According to the article, Mr. Alonso is loved by principals, students and all other administrators. He stands his ground in spite of being a soft-spoken administrator.
Yet where in the article was there a sentence, a word, of criticism? Are Baltimore's schools getting, in Mr. Alonso, a miracle (which they certainly need), as the article implies, or someone who is highly qualified but has faults - like all people and administrators?
What have Mr. Alonso's relationships with teachers and teachers unions been like? There was not a word about that in this article.
The Sun always seem to forget that the greatest allies of students are the teachers.
Yet we are placed in second-class status by this paper and the city and its administration.
Should teachers welcome this new addition to Baltimore, or prepare for a hired gun who will do some union-busting?
We just don't know. And this article seems to go out of its way to present only one, glowing side of this new addition to the school system.

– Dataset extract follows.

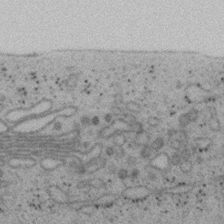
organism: Human
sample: HeLa cells

Medicaid red tape a modest barrier
The Sun's article on the red tape that must be overcome to receive Medicaid benefits empathizes with a poor woman who has diabetes and arthritis and would "rather not work anymore" ("Red tape delays healing," June 17).
I, too, have diabetes and arthritis and would rather not work anymore. However, I do not receive governmental aid, and work I must to put food on the table and meet my financial obligations, which include paying for health insurance and paying the taxes that support Medicaid and food stamps.
The woman in the article faces a problem: She must obtain two documents to qualify for Medicaid and have her health care paid for. This has proved difficult because of a cumbersome bureaucracy.
I, too, face challenges to get my health care.
I must rise at 5:45 a.m. and drive 45 minutes to work. I do this every weekday, and have done so for 35 years.
It is hard for me to sympathize with a person who chooses not to work and complains about the daunting task of assembling two documents.
Remember refugees from Palestine, too
I am very grateful to see published mention of the Iraqi refugees and the huge humanitarian crisis created by war ("U.S. must do more for Iraqi refugees," Opinion
Commentary, June 20).
Yes, we can and must do more for the Iraqi refugees - but we also must honor and respect the millions of Palestinian refugees and those forced into exile and poverty by Israel.